ABOUT THIS EXERCISE -
Look through the data below for the string "Category", and copy every line where it turns up.

(Stored entries)
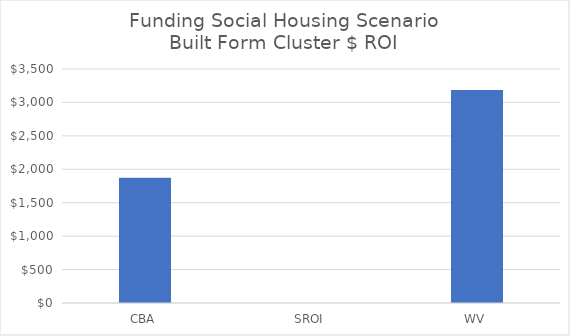
| Category | Built form  |
|---|---|
| CBA | 1872 |
| SROI | 0 |
| WV | 3187.5 |
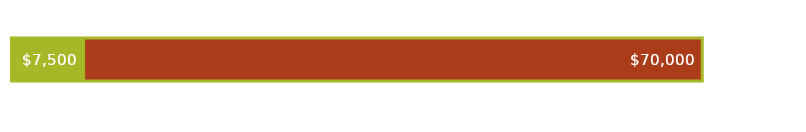
| Category | TOTAL FUNDING | TOTAL EXPENSES |
|---|---|---|
| 0 | 70000 | 7500 |

SOLVED PROBLEM -
| Category | Built form  |
| Category | TOTAL FUNDING | TOTAL EXPENSES |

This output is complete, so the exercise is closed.